Segment Start: Extracted data
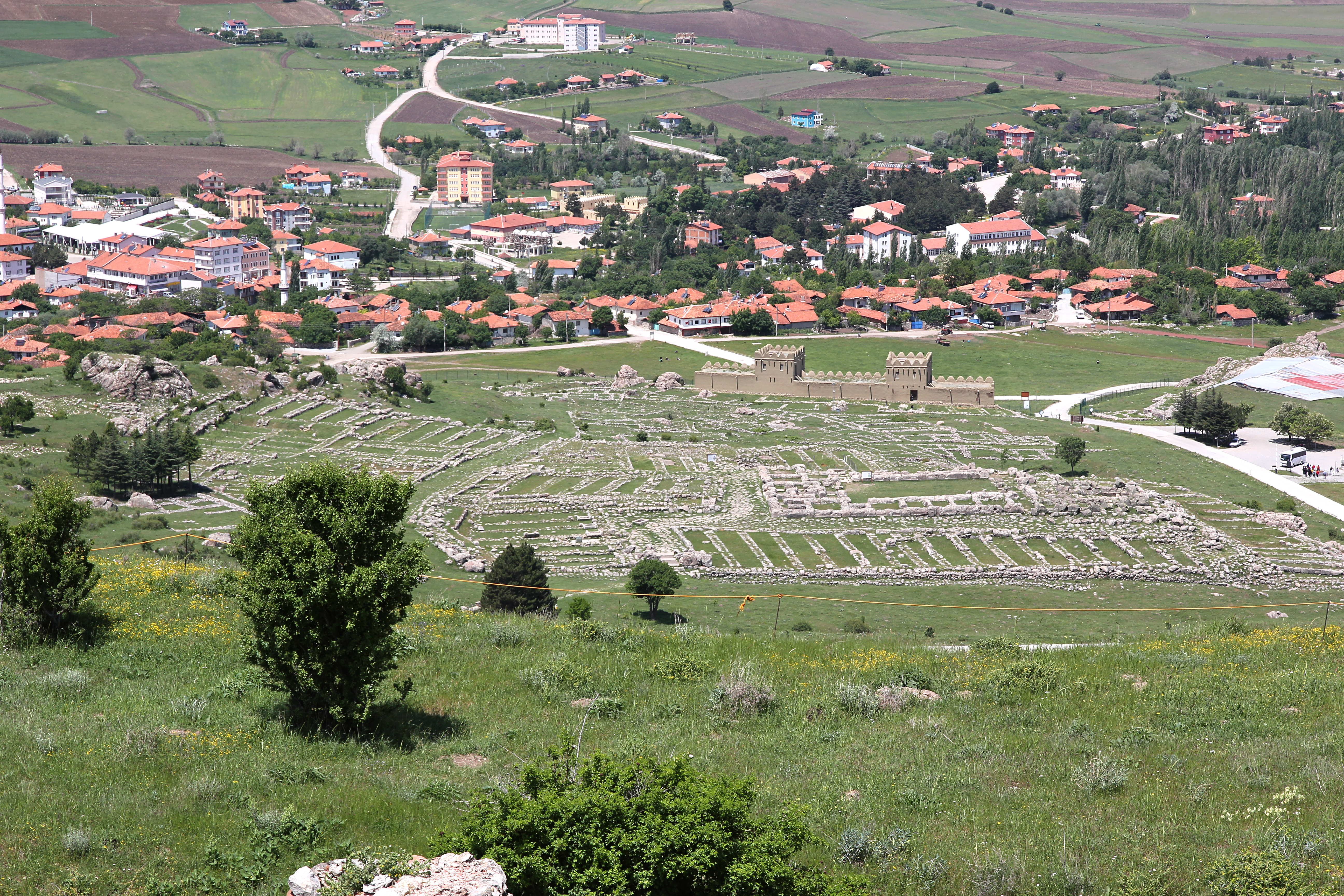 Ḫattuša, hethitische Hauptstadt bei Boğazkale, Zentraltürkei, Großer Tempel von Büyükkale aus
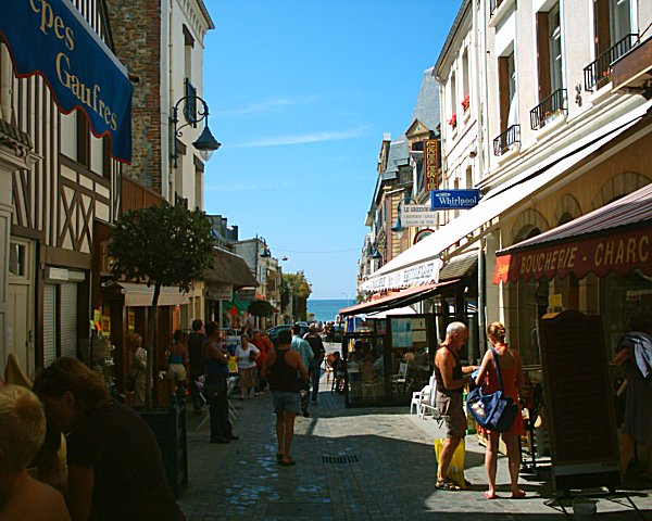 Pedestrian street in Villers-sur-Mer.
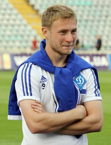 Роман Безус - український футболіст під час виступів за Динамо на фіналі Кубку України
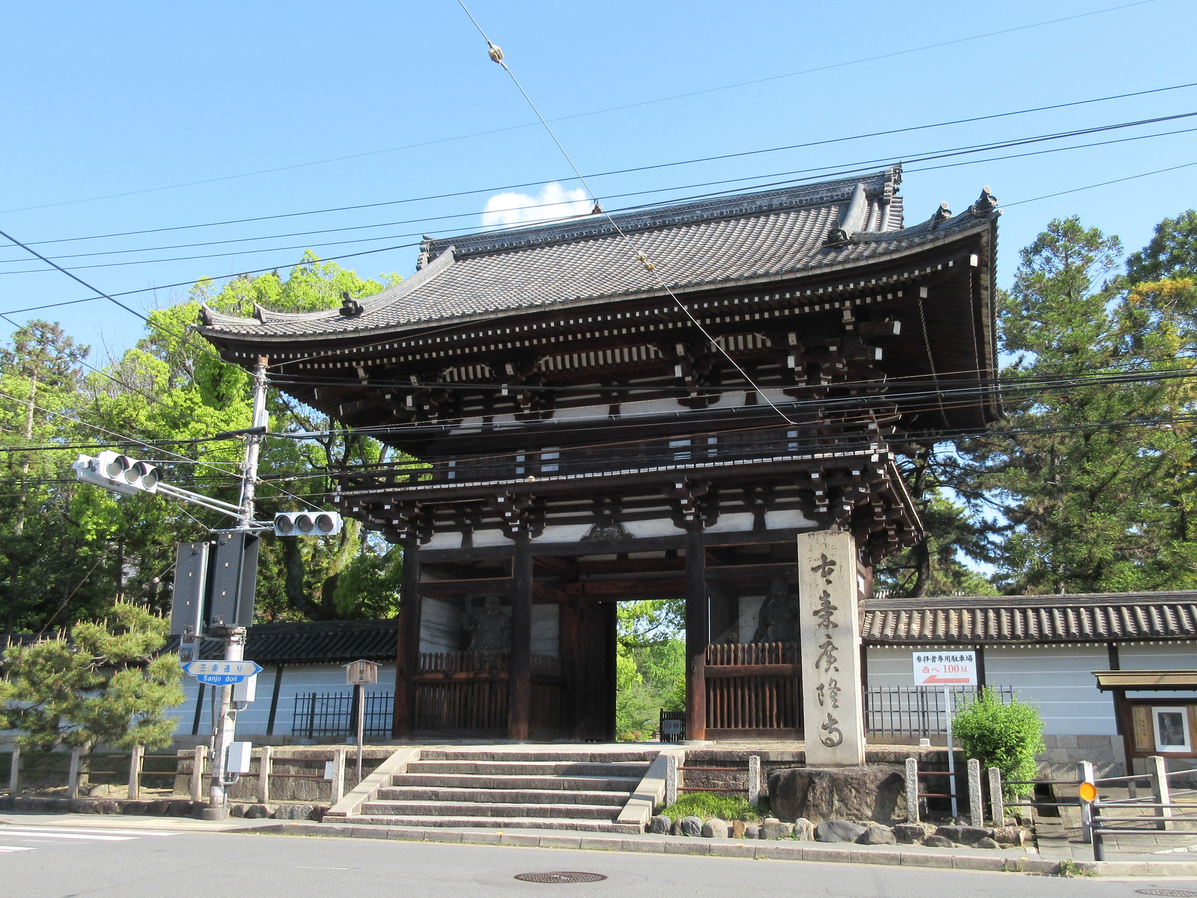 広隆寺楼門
Segment End: Extracted data
Segment Start: Extracted data
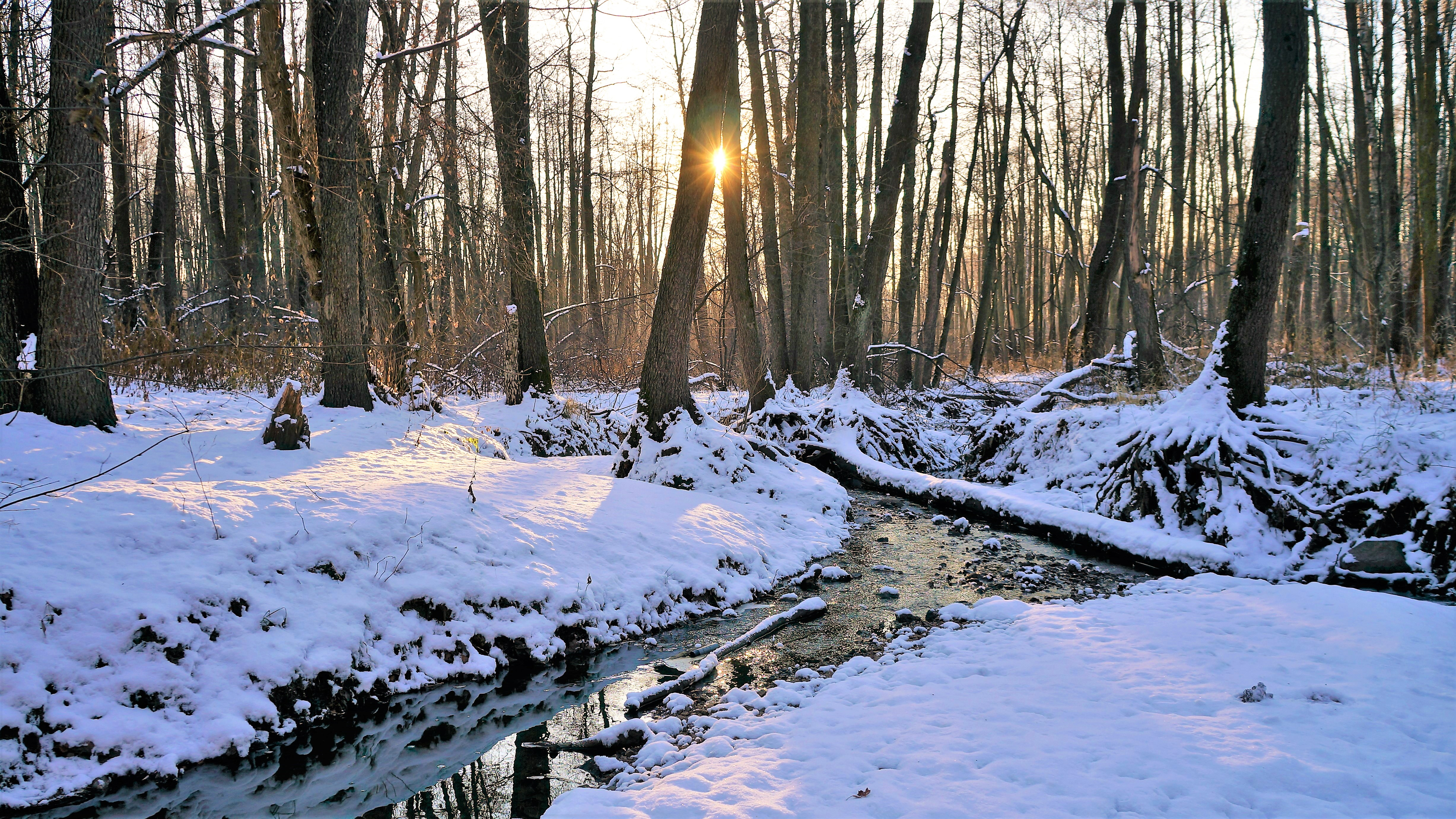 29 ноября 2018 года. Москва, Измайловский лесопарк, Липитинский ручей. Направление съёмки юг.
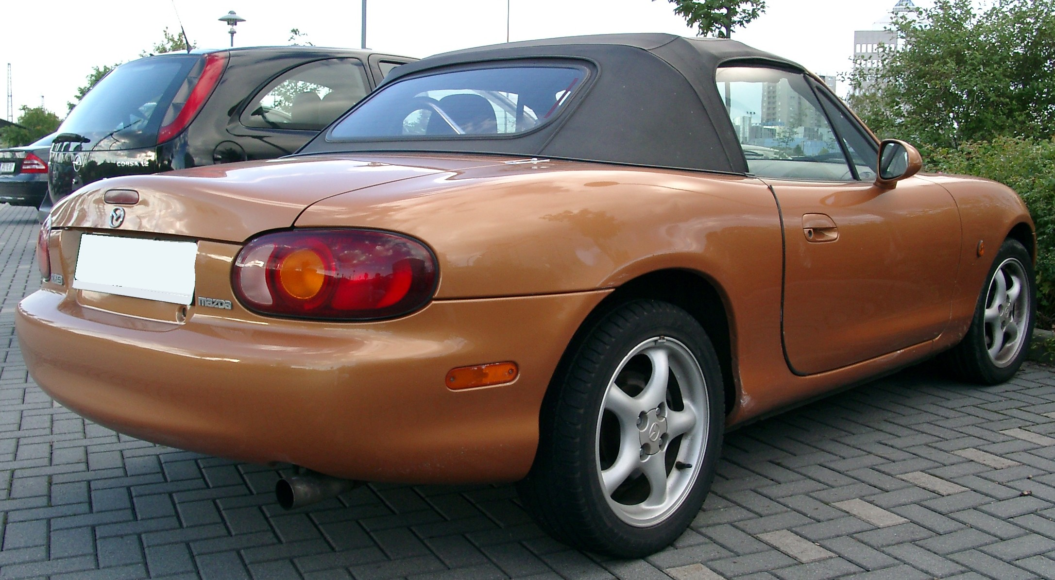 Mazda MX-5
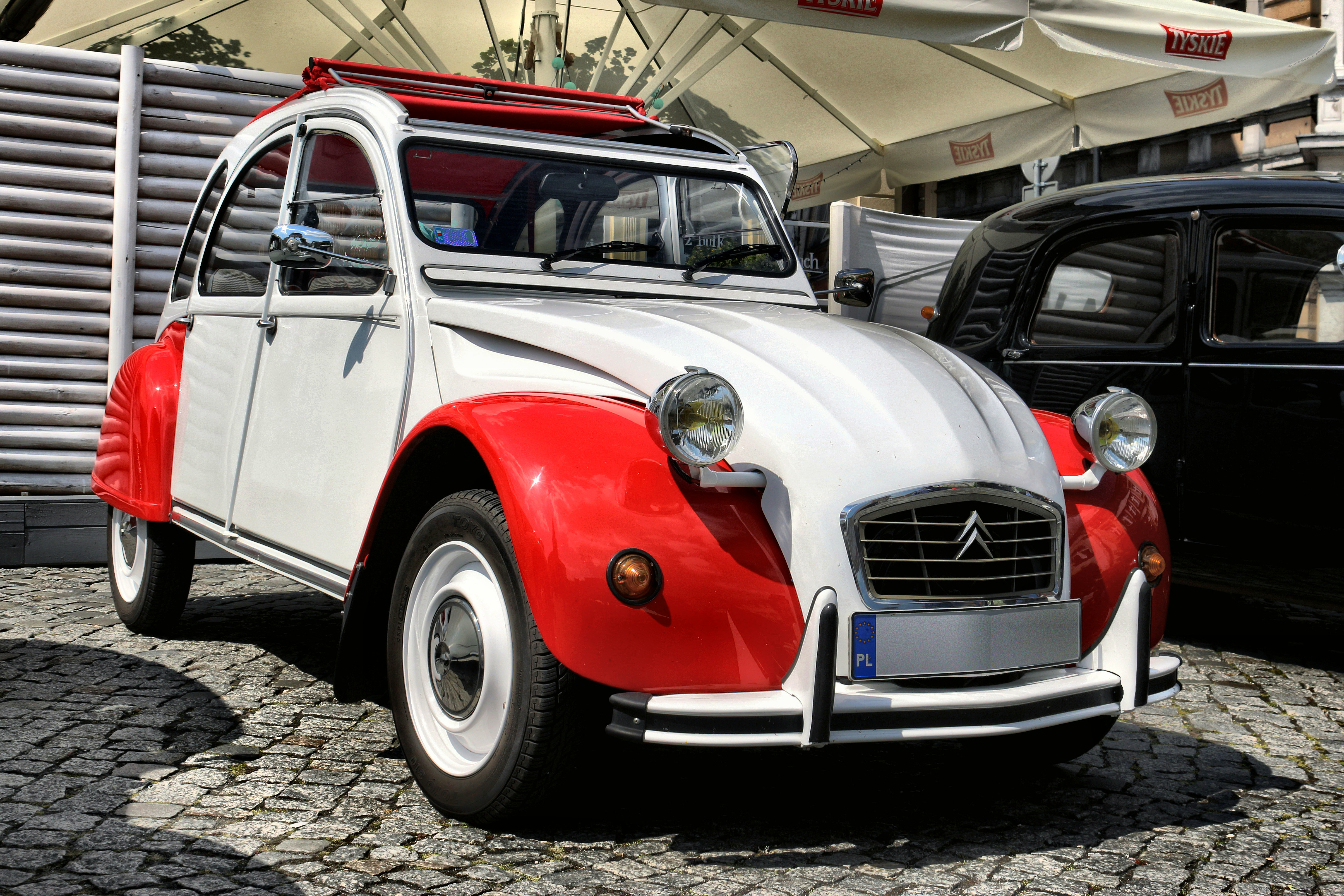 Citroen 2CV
Segment End: Extracted data
Segment Start: Extracted data
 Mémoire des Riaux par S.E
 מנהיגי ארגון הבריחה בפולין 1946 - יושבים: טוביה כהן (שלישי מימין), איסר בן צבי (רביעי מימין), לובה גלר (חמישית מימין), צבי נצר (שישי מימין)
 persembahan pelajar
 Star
Segment End: Extracted data
Leaving all pictures out, output exactly the lines of the material above from the line with "29 ноября 2018" to the line with "Citroen 2CV", both included.

Answer section>
 29 ноября 2018 года. Москва, Измайловский лесопарк, Липитинский ручей. Направление съёмки юг.
 Mazda MX-5
 Citroen 2CV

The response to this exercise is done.